▶ _Exercise brief_: Below are the records; print exactly the lines from the one with "Tanja Jadnanansing, Tweede" through the last, both included, and leave the pictures out.

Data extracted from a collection
▬▬▬▬▬▬
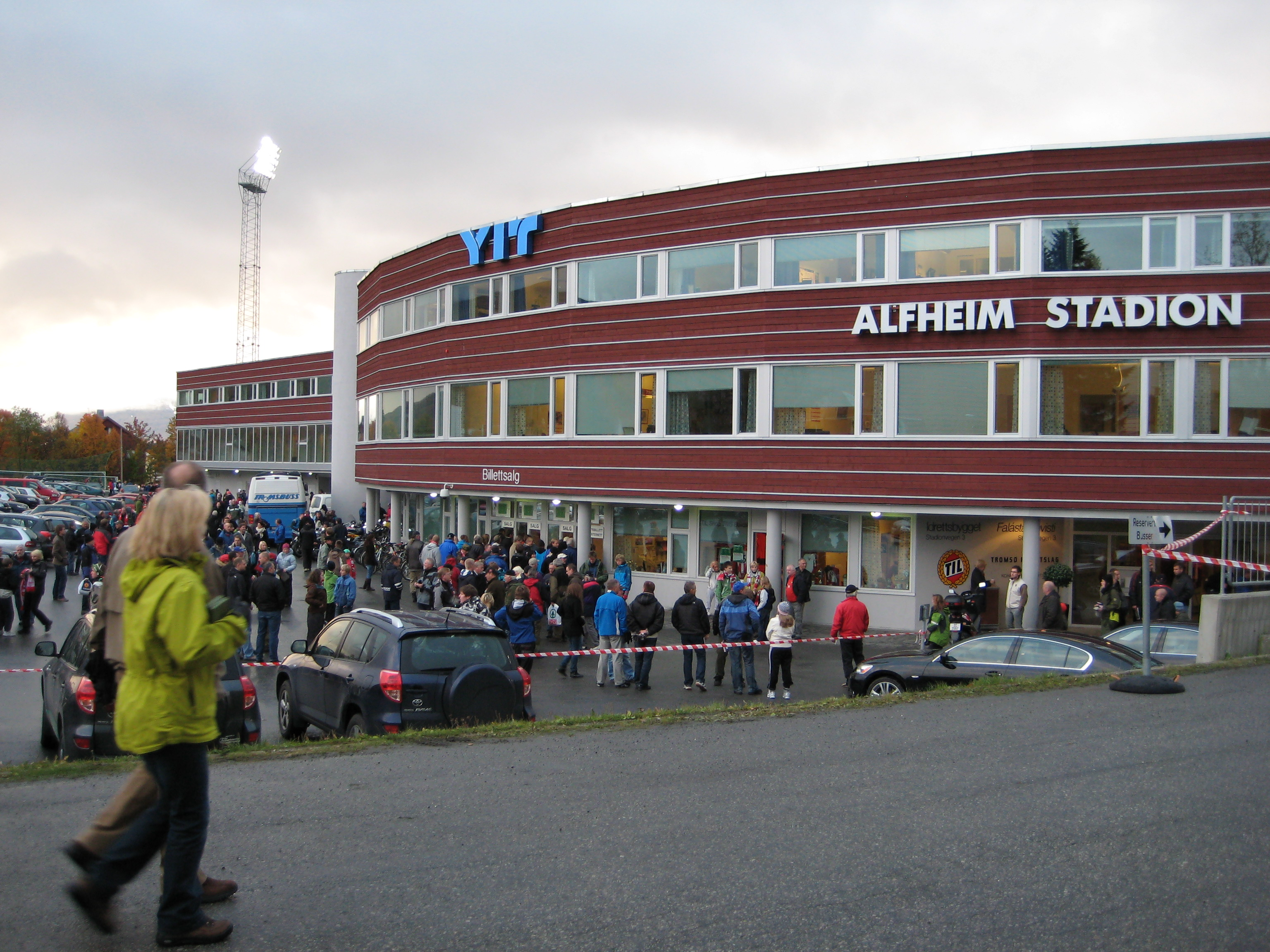 Alfheim stadium facade
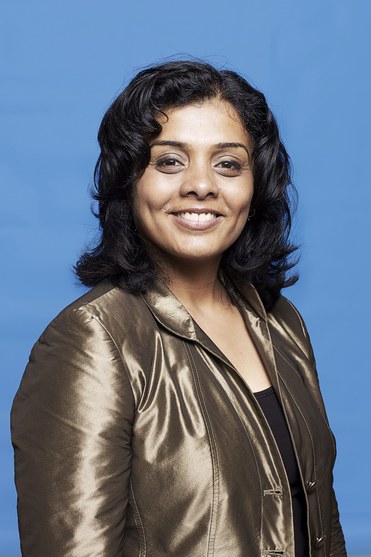 Tanja Jadnanansing, Tweede Kamerlid. Foto: Lex Draijer.
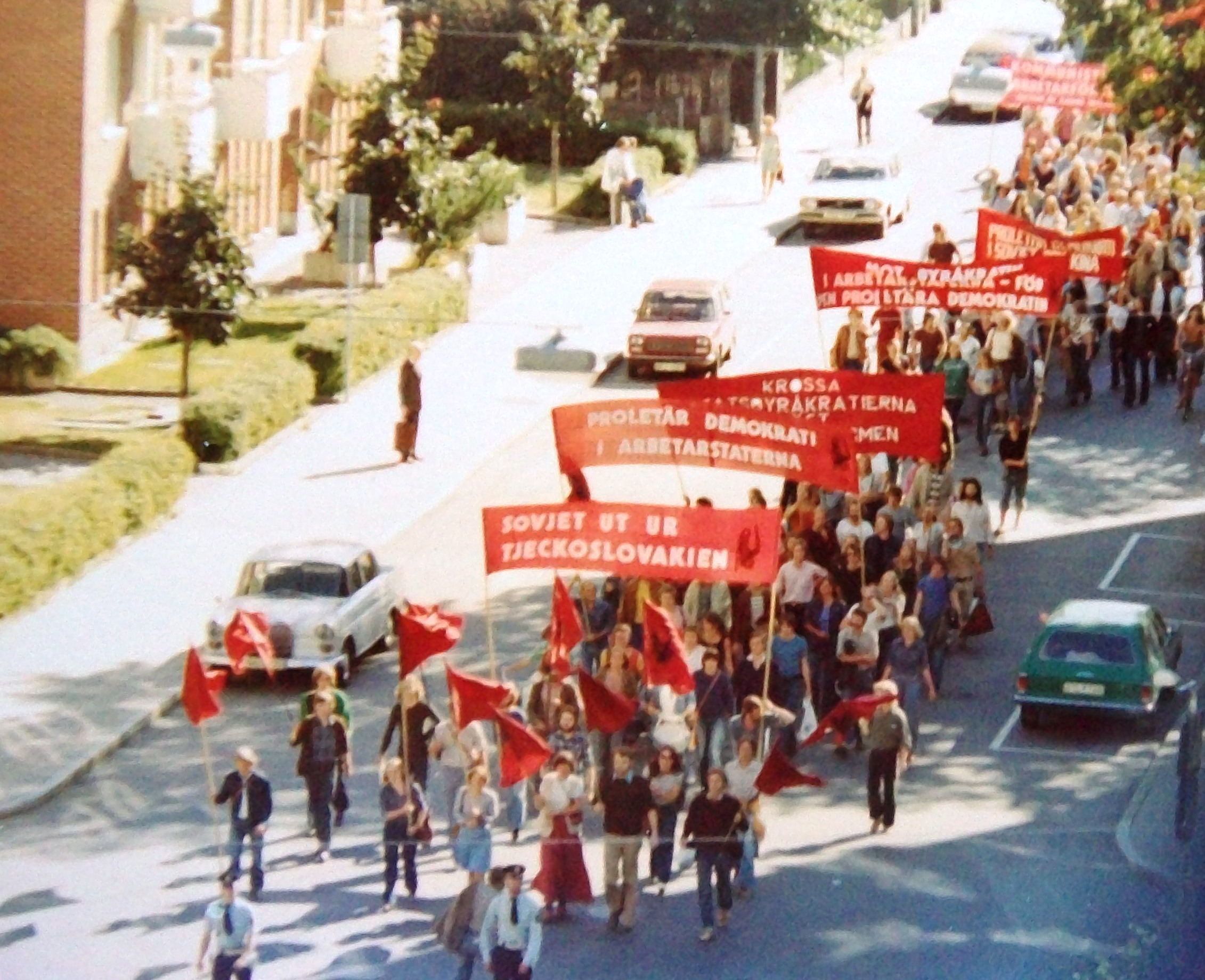 Fotografia bola odfotená z okna budovy bývalej československej ambasády v Štokholme 21. 8. 1974, protest proti sovietskej okupácii Československa
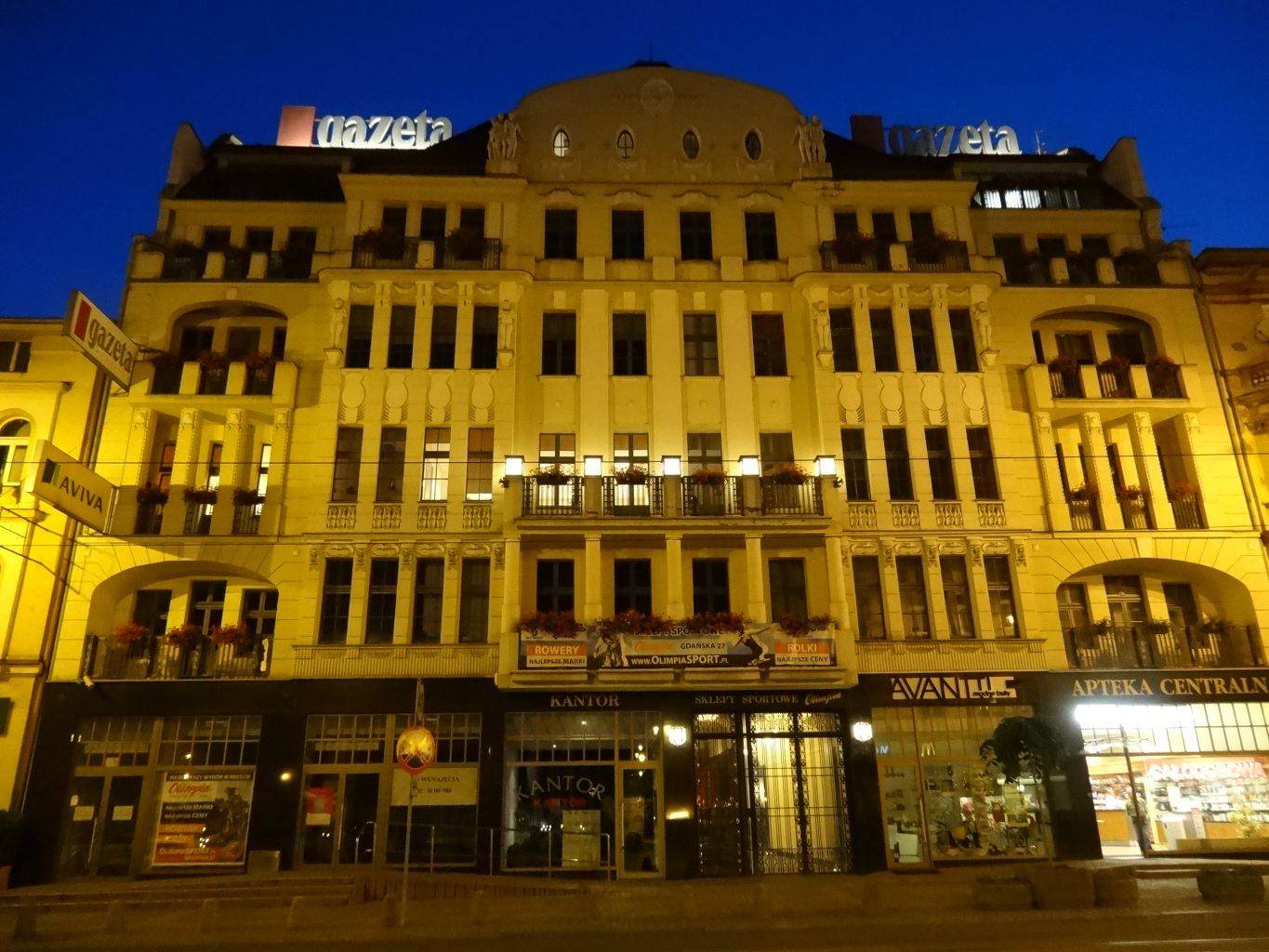 Kamienica przy ul. Gdańskiej w Bydgoszczy
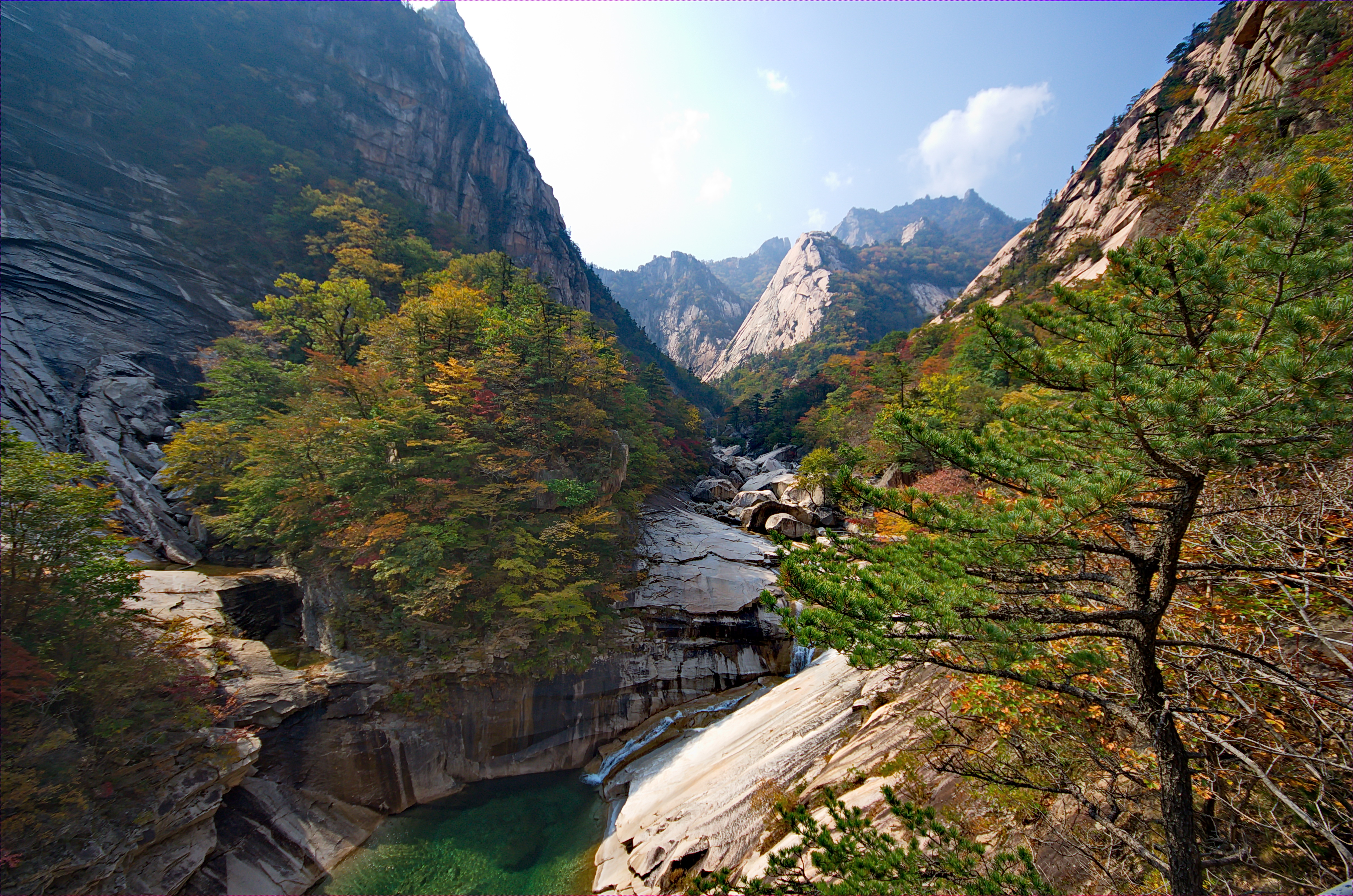 Nordkorea 2015 - Kumgang Gebirge
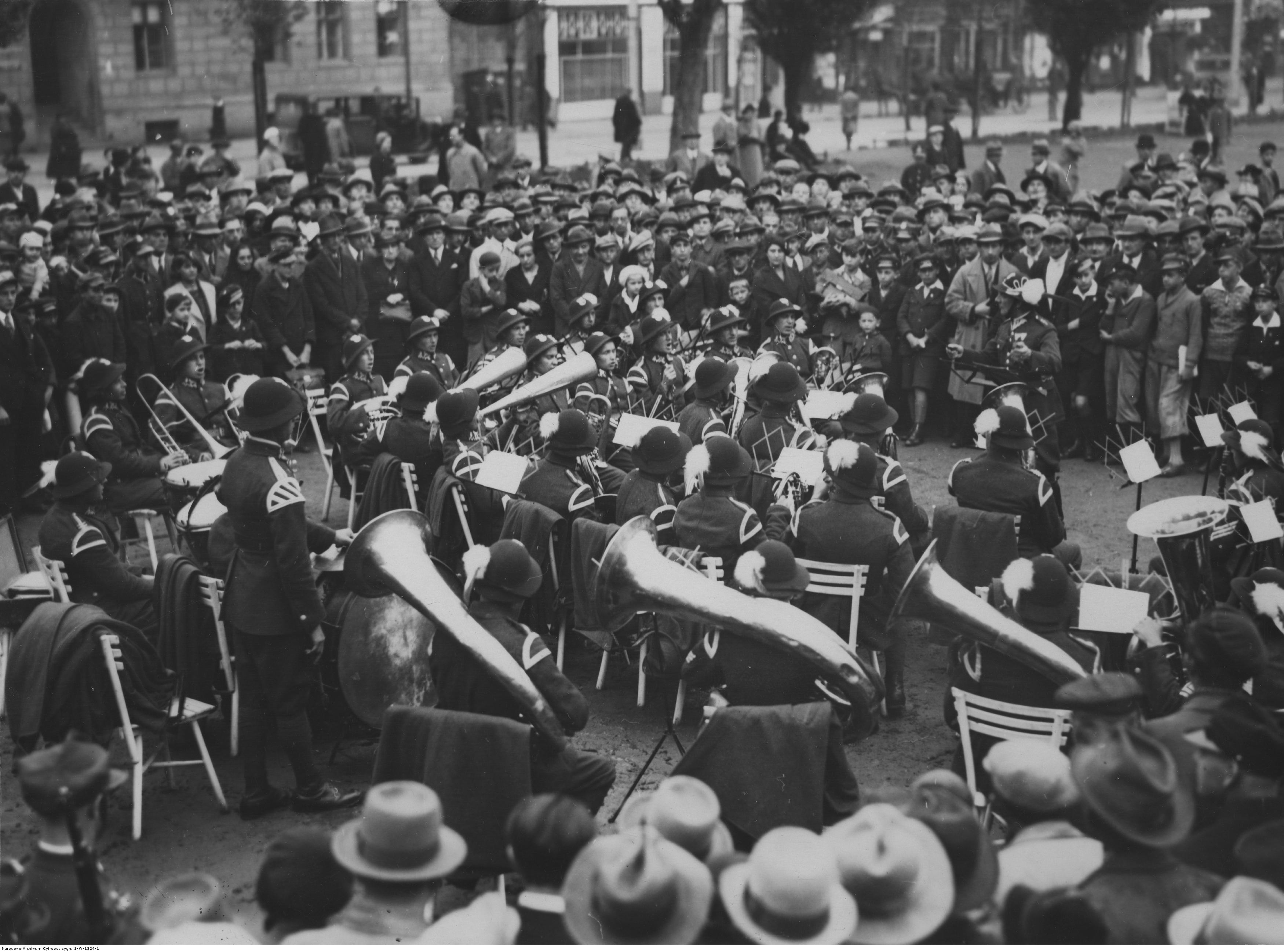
▬▬▬▬▬▬
▶ _Task result_:
 Tanja Jadnanansing, Tweede Kamerlid. Foto: Lex Draijer.
 Fotografia bola odfotená z okna budovy bývalej československej ambasády v Štokholme 21. 8. 1974, protest proti sovietskej okupácii Československa
 Kamienica przy ul. Gdańskiej w Bydgoszczy
 Nordkorea 2015 - Kumgang Gebirge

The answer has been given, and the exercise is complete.